Maroondah City Council has given landowners in these two low-rise residential precincts the right to amalgamate their properties and build as high as four storeys if they meet certain urban design conditions.

These include preserving space for trees and making room for new walking and cycling paths. The council has estimated that the density push will begin to bear fruit in the next three to five years, as the concept catches on.

It has projected that the number of homes in the precincts will grow about 70 per cent within 15 years. But the urban planning expert who developed the concept has warned that properties in the two precincts were still being subdivided, damaging the scheme’s chance of success.

“The whole aim [of the pilot] is to stop sprawl, to get more houses in but try and keep some of the greenery,” said Dr Stephen Glackin from Swinburne University’s Centre for Urban Transitions. The scheme experienced a near three-year delay in gaining state government approval, finally being gazetted in December last year instead of the target date of January 2020.

“Unfortunately in the four or five years it took to get all these planning amendments through … at least half of these lots have been redeveloped, there’s new development there in the back garden, and those sites are off the market in terms of redevelopment for another 30 years.”

Maroondah is one of Melbourne’s leafiest local government areas, but is losing trees rapidly. It lost more than 3 per cent of its tree canopy cover between 2014 and 2018, research for the Department of Transport and Planning revealed.

The council estimates that when a property in the area is subdivided, as much as 40 per cent of the redeveloped lot is devoted to driveways, leaving no space for new trees.

Maroondah Mayor Kylie Spears said the pilot project – called Greening the Greyfields – targets middle and outer suburban neighbourhoods where homes were ageing, but land values remained high, making them ripe for redevelopment.

The laws encourage greater housing density by allowing taller buildings to be built on larger lots where increased space has been created for greenery, walking and cycling. “Through land amalgamation, precincts can be formed to allow for improved residential development outcomes,” Spears said.

It is the first time the concept has been introduced to a planning scheme in Australia. The Ringwood precinct was chosen because it is within easy walking distance to the suburb’s commercial heart and train station.

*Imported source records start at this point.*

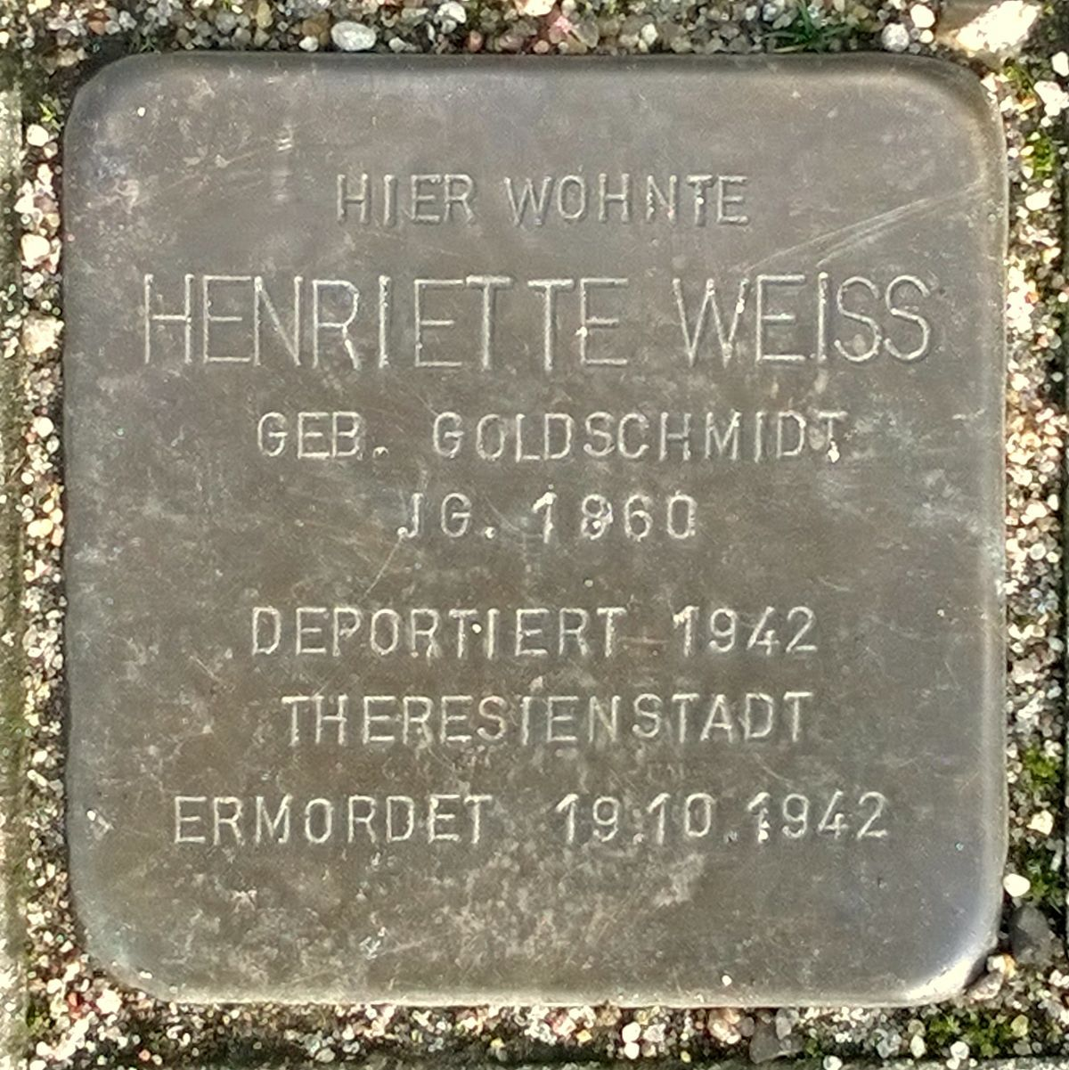 Stolperstein für Henriette Weiss geb. Goldschmidt, Eilbeker Weg/Ecke Kantstraße in Hamburg-Eilbek
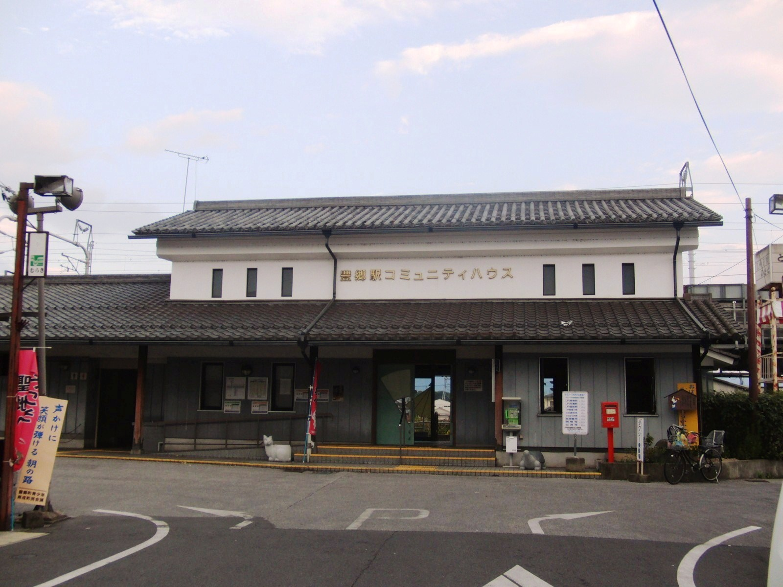 近江鉄道豊郷駅を撮影
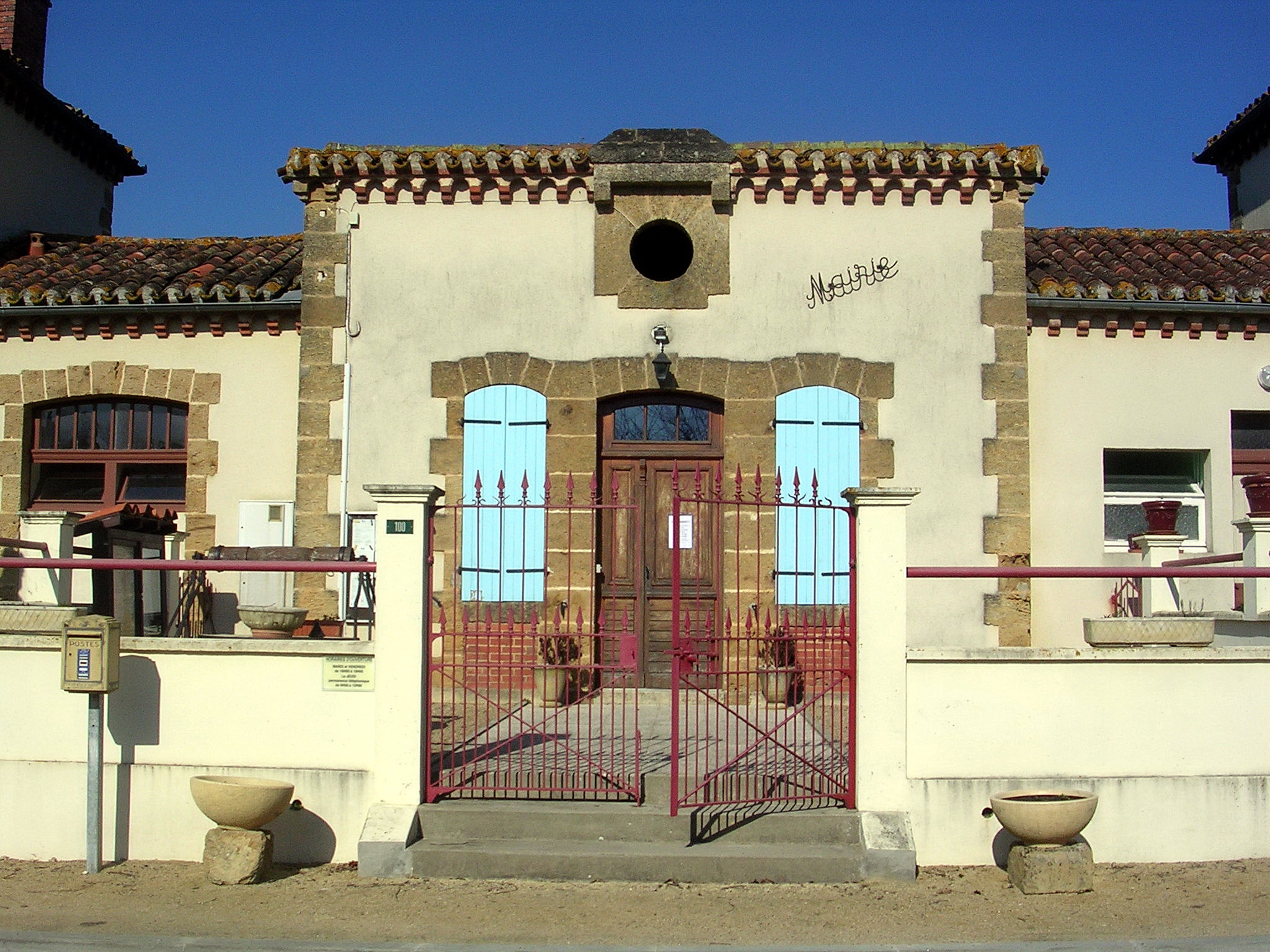 Mairie de Bourdalat
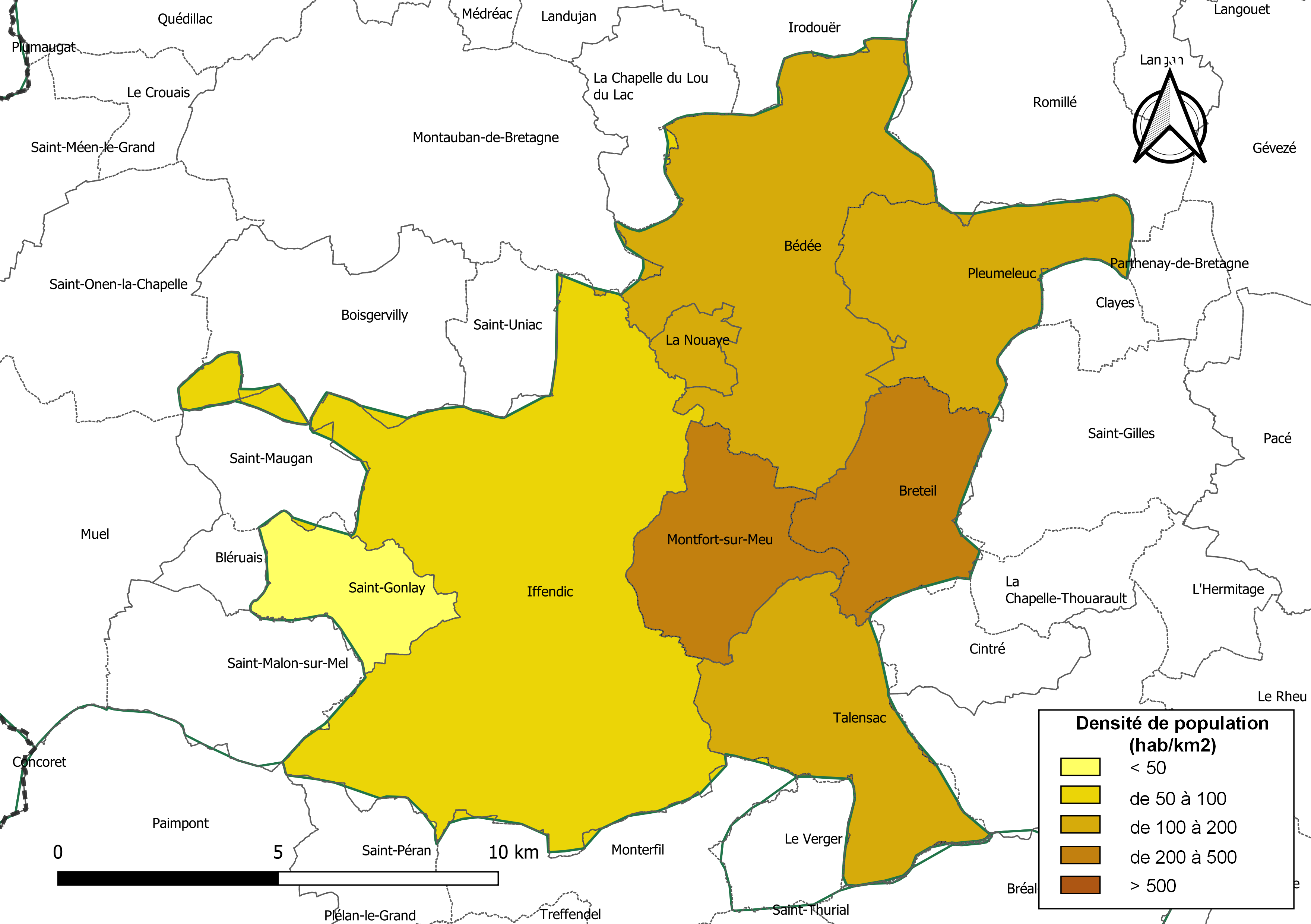 Carte des densités de population (millésimée 2016) des communes de l'intercommunalité Montfort Communauté, département d'Ille-et-Vilaine, France. Composition au 1er janvier 2019.
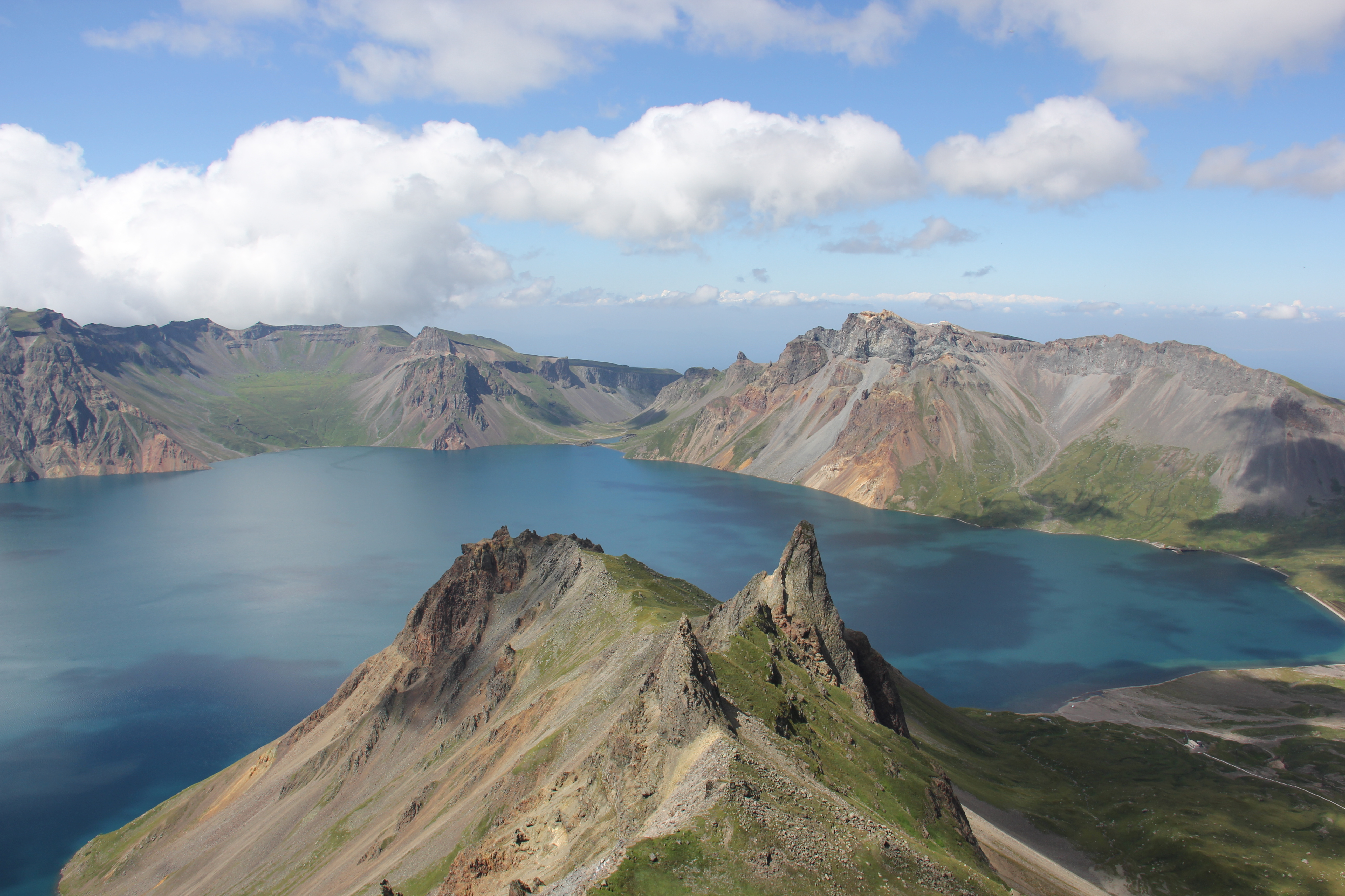 Mt. Paekdu
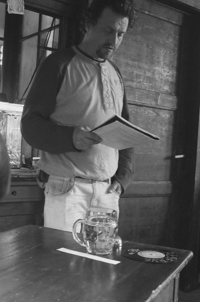 V Praze v literární kavárně Unijazz během autorského čtení ze sbírky Opálovým pobřežím.
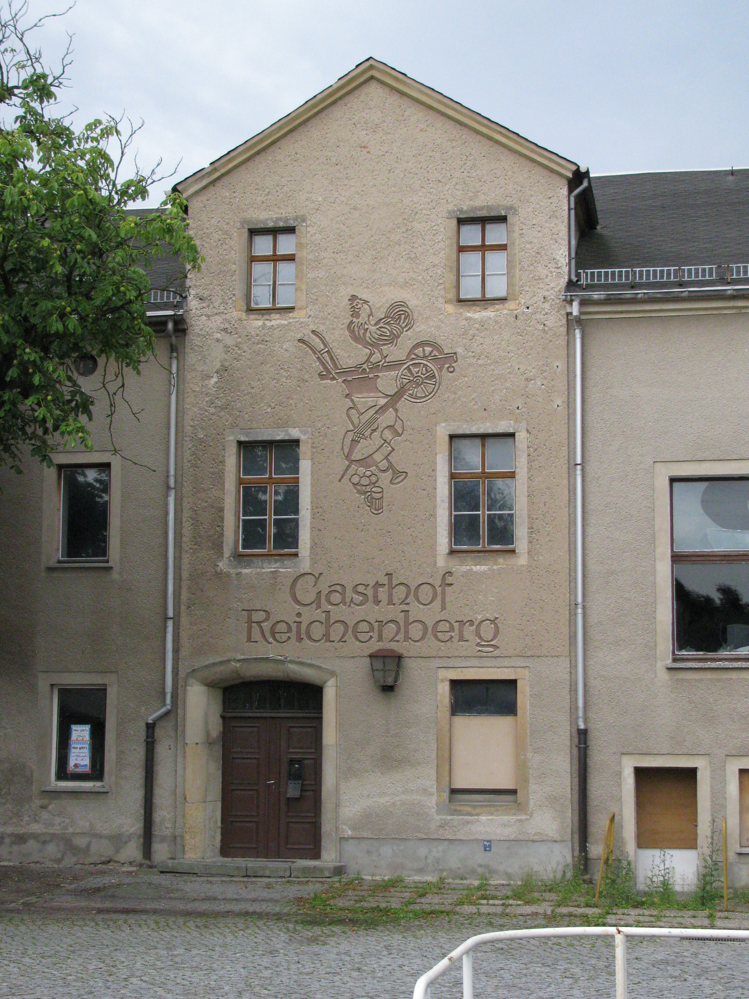 Geschlossener Gasthof Reichenberg, Gemeinde Moritzburg, Sachsen

Analysis projects the number of homes in the precinct will grow 72 per cent between 2020 and 2035, from 290 to 500 units.

The Croydon South precinct was chosen because it is quintessentially suburban, Glackin said. “Most Australian suburbs are actually really conservative, so we thought, if it works there, it will work everywhere.”

But Spears conceded that, one year after the scheme’s gazettal, no property owners in the two precincts had yet taken the opportunity to amalgamate their housing lots.“There are currently no housing proposals under way with this approach,” she said.

The council is still speaking with property developers, industry representatives and landowners to encourage uptake, Spears said.

Janet Franklin lives in the Ringwood precinct and said she would consider amalgamating her lot with neighbours if there was “a good financial offer”.

“But I can’t see it working too well, because so many of the blocks on this street have already been developed into dual occupancy,” she said.

Long-time Croydon resident Liz Sanzaro has witnessed the suburb’s evolution, as modest-sized family homes built on quarter-acre blocks were demolished and replaced by up to four units on the same site. Large trees that had stood in backyards for generations were cleared.

Sanzaro, the president of the Croydon Conservation Society, said there was merit in the concept but convincing landowners to work together was tricky.

“For this to actually happen, you’ve got to get a number of landowners to collectively sell at the same time, to put together four, six or eight lots, remove all the fences, all the dwellings and look at a way to re-accommodate twice the population it already had,” she said.